At the University of Pennsylvania, Professor Robert Ghrist, a mathematician, is engaged in an intriguing "intellectual showdown" with an AI model named GPT-o1-mini. While striving to derive a more complex generalization of the bottleneck duality theorem, Professor Ghrist experienced countless cycles of optimism and frustration.
Ghrist had previously attempted to use several renowned AI models, including GPT-4, Claude-3.5, and Gemini-1.5-Pro. Although these models could make some hypotheses and provide evidence, they often "crashed" due to subtle errors, which was quite disheartening for Ghrist. Ultimately, he partnered with OpenAI's GPT-o1-mini model and achieved a breakthrough. This model not only analyzed a flawed proof, identified the error, but also generated a "new and ingenious correct proof" in just 43 seconds, which was even more elegant than the human version.
Image source note: The image was generated by AI, and the image authorization service provider is Midjourney
GPT-o1-mini excels in logical tasks, employing chained thinking technology. Although it surpasses traditional language models in logical and planning benchmarks, there is still a possibility of errors. Ghrist's summary of this experience is: "The result is right on the border of whether large language models (LLM) can prove." He explained that identifying the failure modes of the model was key to this experiment.

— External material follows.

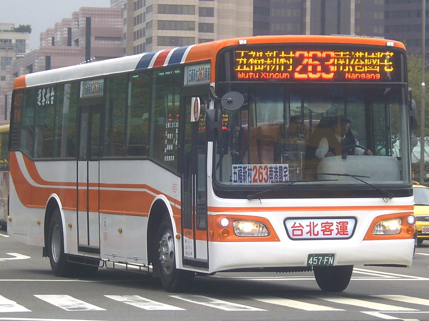 臺北客運日野RK8JRSA大客車457-FN。
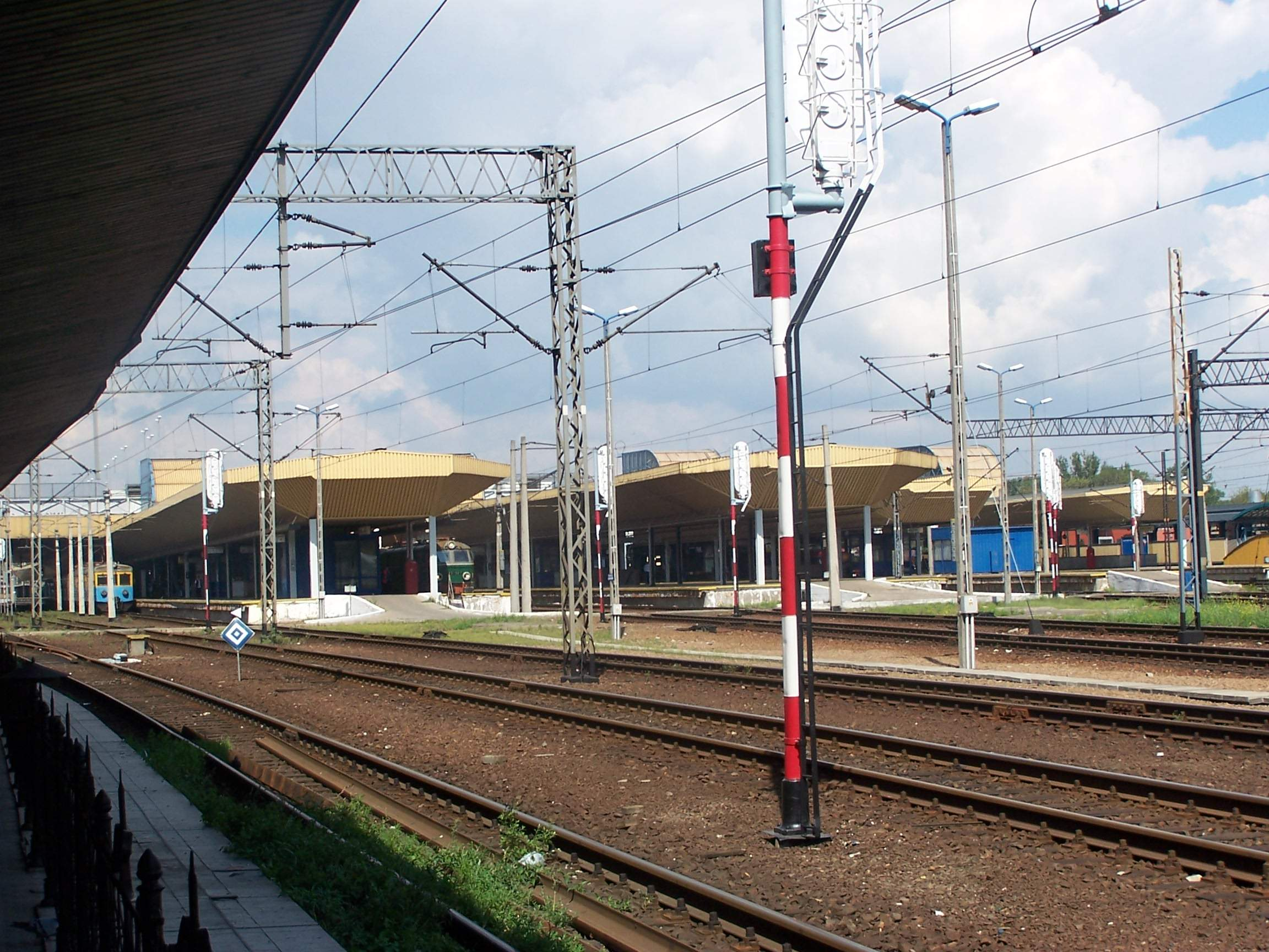 Photo by Piotrus. Main train station in Kraków (Dworzec Główny, Kraków Główny).
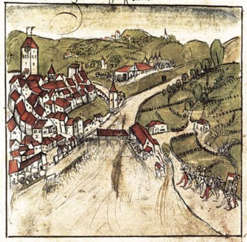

Despite the success, Ghrist also admitted that using AI is not necessarily faster than doing it all by himself. He even stated that relying on these models, the final paper turned out even better. His paper also included an appendix detailing the role of the AI model in the achievement.
However, things do not always go smoothly. Shortly after the paper was published, another mathematician, Sridhar Ramesh, pointed out on social media that the proof could actually be easily accomplished using a theorem by Birkhoff, which came as a surprise to Ghrist. He humorously acknowledged: "Humans win..." This collaboration with AI, while yielding results, also made him realize that sometimes human wisdom is the most effective solution.